Task description —
Everything from the line with "Each box lists" to the end of the material is to be retyped exactly, both ends included, and nothing else.

Records shown —

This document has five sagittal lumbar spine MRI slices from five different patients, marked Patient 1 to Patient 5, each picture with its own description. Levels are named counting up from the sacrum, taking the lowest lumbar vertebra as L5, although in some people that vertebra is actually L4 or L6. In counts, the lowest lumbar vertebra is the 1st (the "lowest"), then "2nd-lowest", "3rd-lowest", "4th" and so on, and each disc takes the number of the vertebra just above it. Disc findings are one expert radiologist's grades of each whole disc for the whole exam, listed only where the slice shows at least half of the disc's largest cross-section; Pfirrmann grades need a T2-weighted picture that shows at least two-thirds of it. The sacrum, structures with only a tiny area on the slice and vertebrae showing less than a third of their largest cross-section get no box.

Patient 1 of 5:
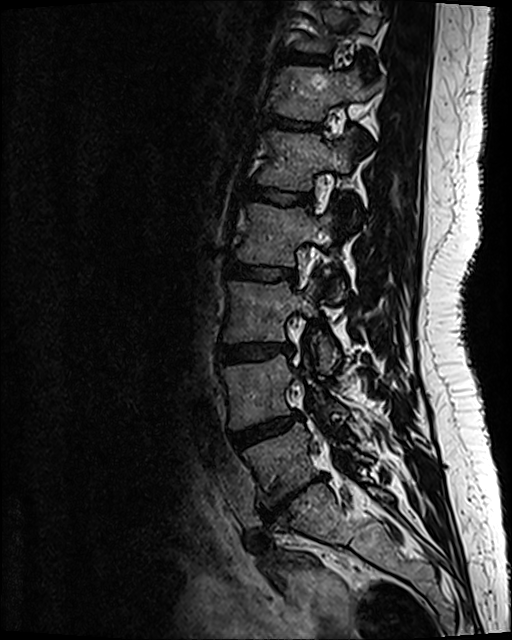
Slice 76/120 | Lumbar spine MR, T2 SPACE (3D), sagittal | Field of view 240x300 mm, slice spacing 0.9 mm
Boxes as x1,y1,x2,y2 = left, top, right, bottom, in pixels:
Segmented structures:
- lowest disc — 262,475,324,519
- 2nd-lowest vertebra — 223,355,344,426
- 7th disc — 282,51,326,62
- 3rd-lowest vertebra — 224,282,337,370
- 3rd-lowest disc — 218,344,292,363
- 5th vertebra — 257,132,353,189
- 2nd-lowest disc — 229,412,299,447
- 4th disc — 229,260,296,281
- 6th vertebra — 276,66,381,119
- 5th disc — 243,184,312,206
- lowest vertebra — 244,424,371,505
- 6th disc — 265,114,318,129
- 4th vertebra — 237,204,342,299

Per-level radiological findings:
- 5th disc: Pfirrmann grade 2
- 6th disc: Pfirrmann grade 2
- 4th disc: Pfirrmann grade 2
- 3rd-lowest disc: Pfirrmann grade 2, disc bulging
- 2nd-lowest disc: Pfirrmann grade 3, disc bulging
- 7th disc: no herniation, bulging, narrowing, spondylolisthesis, endplate or Modic change recorded

Patient 2 of 5:
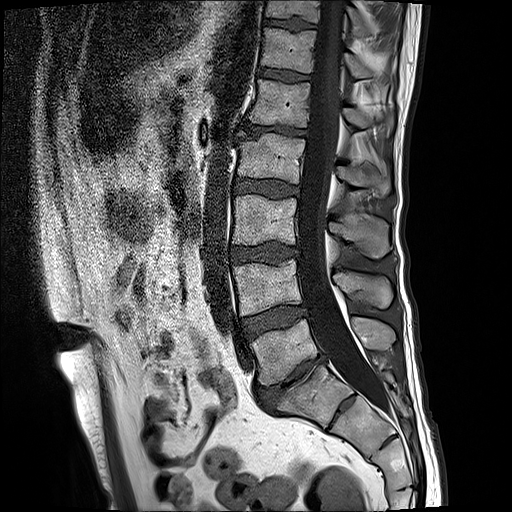
Image 512x512; Lumbar spine MR, T1-weighted, sagittal

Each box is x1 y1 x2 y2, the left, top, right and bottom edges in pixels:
Segmented structures:
• L2 (4th vertebra): 236 134 390 198
• T12 (6th vertebra): 260 28 373 77
• thecal sac / spinal canal: 298 0 388 411
• L3/L4 (3rd-lowest disc): 230 246 299 264
• L3 (3rd-lowest vertebra): 232 195 390 259
• L1 (5th vertebra): 247 80 393 137
• L5/S1 (lowest disc): 256 354 325 408
• T12/L1 (6th disc): 258 66 309 81
• disc T11/T12 (7th disc): 265 18 314 30
• disc L2/L3 (4th disc): 234 178 299 197
• L4 (2nd-lowest vertebra): 234 259 392 316
• disc L4/L5 (2nd-lowest disc): 243 306 305 340
• L1/L2 (5th disc): 237 123 306 140
• T11 (7th vertebra): 266 0 370 37
• L5 (lowest vertebra): 251 317 395 385

Per-level radiological findings:
- L1/L2 (5th disc): lower-endplate change, disc bulging, disc narrowing, upper-endplate change, Modic type II
- L4/L5 (2nd-lowest disc): Modic type II
- L3/L4 (3rd-lowest disc): upper-endplate change, lower-endplate change, disc bulging
- L5/S1 (lowest disc): disc bulging, Modic type II, lower-endplate change, upper-endplate change, disc narrowing
- T11/T12 (7th disc): upper-endplate change, lower-endplate change
- T12/L1 (6th disc), L2/L3 (4th disc): no herniation, bulging, narrowing, spondylolisthesis, endplate or Modic change recorded

Patient 3 of 5:
MRI lumbar spine (T2-weighted), sagittal plane. 512x512 px. SIEMENS Avanto_fit (1.5T). Field of view 300x300 mm. Slice 10/17. 
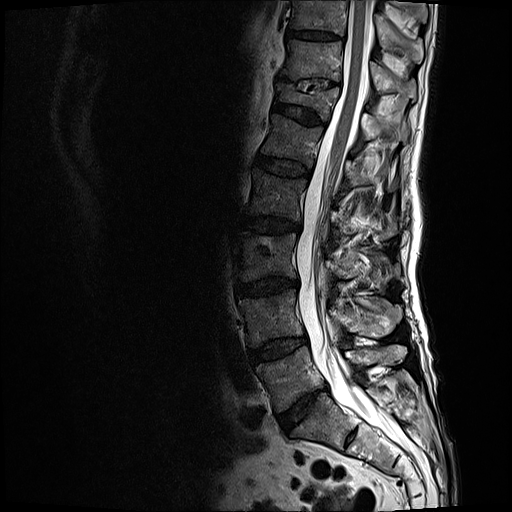 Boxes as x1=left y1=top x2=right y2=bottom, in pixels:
L1 (5th vertebra) at x1=262 y1=112 x2=365 y2=186, L5 (lowest vertebra) at x1=257 y1=345 x2=406 y2=410, intervertebral disc L3/L4 (3rd-lowest disc) at x1=236 y1=277 x2=297 y2=294, T10 (8th vertebra) at x1=293 y1=0 x2=424 y2=62, T12 (6th vertebra) at x1=276 y1=83 x2=409 y2=139, L2 (4th vertebra) at x1=247 y1=168 x2=395 y2=238, thecal sac / spinal canal at x1=295 y1=0 x2=401 y2=443, intervertebral disc T12/L1 (6th disc) at x1=274 y1=99 x2=325 y2=123, T11 (7th vertebra) at x1=281 y1=39 x2=417 y2=100, L4/L5 (2nd-lowest disc) at x1=250 y1=337 x2=306 y2=363, L4 (2nd-lowest vertebra) at x1=239 y1=288 x2=402 y2=346, intervertebral disc L2/L3 (4th disc) at x1=239 y1=215 x2=301 y2=233, T11/T12 (7th disc) at x1=298 y1=79 x2=332 y2=90, intervertebral disc T10/T11 (8th disc) at x1=288 y1=29 x2=338 y2=38, L5/S1 (lowest disc) at x1=278 y1=391 x2=318 y2=434, L1/L2 (5th disc) at x1=255 y1=154 x2=309 y2=174, L3 (3rd-lowest vertebra) at x1=235 y1=231 x2=392 y2=281.

Expert MSK radiologist gradings (per disc):
• L5/S1 (lowest disc): Pfirrmann grade 4, disc narrowing, disc bulging
• T11/T12 (7th disc): Pfirrmann grade 5, disc narrowing, lower-endplate change, upper-endplate change
• L3/L4 (3rd-lowest disc): Pfirrmann grade 4, disc bulging, Modic type II, disc narrowing
• T10/T11 (8th disc): Pfirrmann grade 3
• L1/L2 (5th disc): Pfirrmann grade 3
• L2/L3 (4th disc): Pfirrmann grade 3, Modic type II, disc bulging
• L4/L5 (2nd-lowest disc): Pfirrmann grade 3, disc bulging, Modic type II
• T12/L1 (6th disc): Pfirrmann grade 3, upper-endplate change, lower-endplate change

Patient 4 of 5:
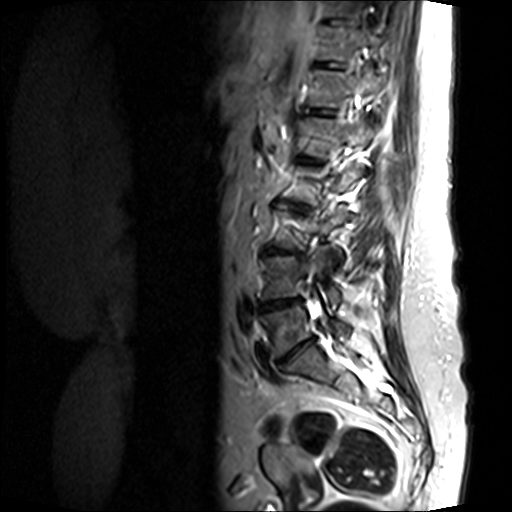 Sagittal T2-weighted lumbar spine MRI; Sagittal slice index 9; Image 512x512

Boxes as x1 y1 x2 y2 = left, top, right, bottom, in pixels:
Structures:
• T11 vertebra = 317 25 381 61
• T12 vertebra = 308 69 380 107
• L4/L5 = 259 298 303 311
• L4 vertebra = 261 256 339 301
• disc L3/L4 = 263 246 304 257
• T12/L1 = 306 107 337 117
• disc L5/S1 = 278 337 315 364
• L2/L3 = 290 204 307 209
• L1 = 304 117 372 158
• disc L1/L2 = 298 156 323 165
• spinal canal = 307 88 385 381
• disc T11/T12 = 315 61 346 70
• L5 = 259 304 350 357

Per-level radiological findings:
  T11/T12: Pfirrmann grade 2
  L4/L5: Pfirrmann grade 4, lower-endplate change, Modic type II, upper-endplate change, disc narrowing, disc bulging
  L5/S1: lower-endplate change, upper-endplate change, disc bulging, Modic type II, disc narrowing
  L3/L4: disc narrowing, disc bulging, lower-endplate change, upper-endplate change, Modic type II
  T12/L1: Pfirrmann grade 3

Patient 5 of 5:
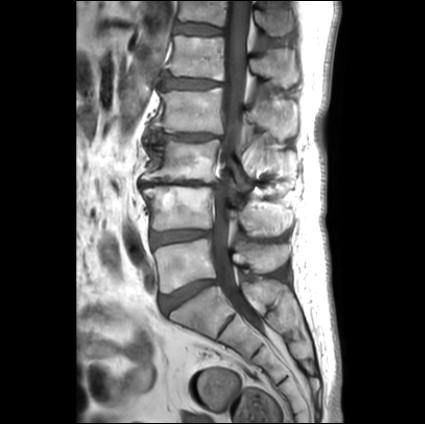

Lumbar spine MR, T1-weighted, sagittal. Slice 15/27.

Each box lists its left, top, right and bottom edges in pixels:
{"2nd-lowest vertebra": "left=142, top=185, right=292, bottom=236", "lowest vertebra": "left=154, top=239, right=289, bottom=293", "3rd-lowest vertebra": "left=143, top=140, right=295, bottom=190", "6th vertebra": "left=179, top=1, right=291, bottom=35", "6th disc": "left=176, top=23, right=221, bottom=35", "4th vertebra": "left=151, top=88, right=297, bottom=139", "5th disc": "left=161, top=70, right=221, bottom=89", "lowest disc": "left=160, top=280, right=214, bottom=313", "5th vertebra": "left=167, top=35, right=300, bottom=87", "3rd-lowest disc": "left=140, top=181, right=217, bottom=188", "2nd-lowest disc": "left=150, top=230, right=209, bottom=247", "thecal sac / spinal canal": "left=212, top=1, right=248, bottom=304", "4th disc": "left=146, top=131, right=219, bottom=141"}

Expert MSK radiologist gradings (per disc):
• lowest disc: disc bulging
• 5th disc: disc bulging, upper-endplate change, lower-endplate change
• 3rd-lowest disc: disc narrowing, upper-endplate change, lower-endplate change, disc bulging, Modic type II
• 2nd-lowest disc: disc bulging
• 4th disc: upper-endplate change, disc narrowing, disc bulging, lower-endplate change
• 6th disc: no spondylolisthesis, narrowing, bulging, herniation, Modic or endplate change recorded

Result of this exercise —
Each box lists its left, top, right and bottom edges in pixels:
{"2nd-lowest vertebra": "left=142, top=185, right=292, bottom=236", "lowest vertebra": "left=154, top=239, right=289, bottom=293", "3rd-lowest vertebra": "left=143, top=140, right=295, bottom=190", "6th vertebra": "left=179, top=1, right=291, bottom=35", "6th disc": "left=176, top=23, right=221, bottom=35", "4th vertebra": "left=151, top=88, right=297, bottom=139", "5th disc": "left=161, top=70, right=221, bottom=89", "lowest disc": "left=160, top=280, right=214, bottom=313", "5th vertebra": "left=167, top=35, right=300, bottom=87", "3rd-lowest disc": "left=140, top=181, right=217, bottom=188", "2nd-lowest disc": "left=150, top=230, right=209, bottom=247", "thecal sac / spinal canal": "left=212, top=1, right=248, bottom=304", "4th disc": "left=146, top=131, right=219, bottom=141"}

Expert MSK radiologist gradings (per disc):
• lowest disc: disc bulging
• 5th disc: disc bulging, upper-endplate change, lower-endplate change
• 3rd-lowest disc: disc narrowing, upper-endplate change, lower-endplate change, disc bulging, Modic type II
• 2nd-lowest disc: disc bulging
• 4th disc: upper-endplate change, disc narrowing, disc bulging, lower-endplate change
• 6th disc: no spondylolisthesis, narrowing, bulging, herniation, Modic or endplate change recorded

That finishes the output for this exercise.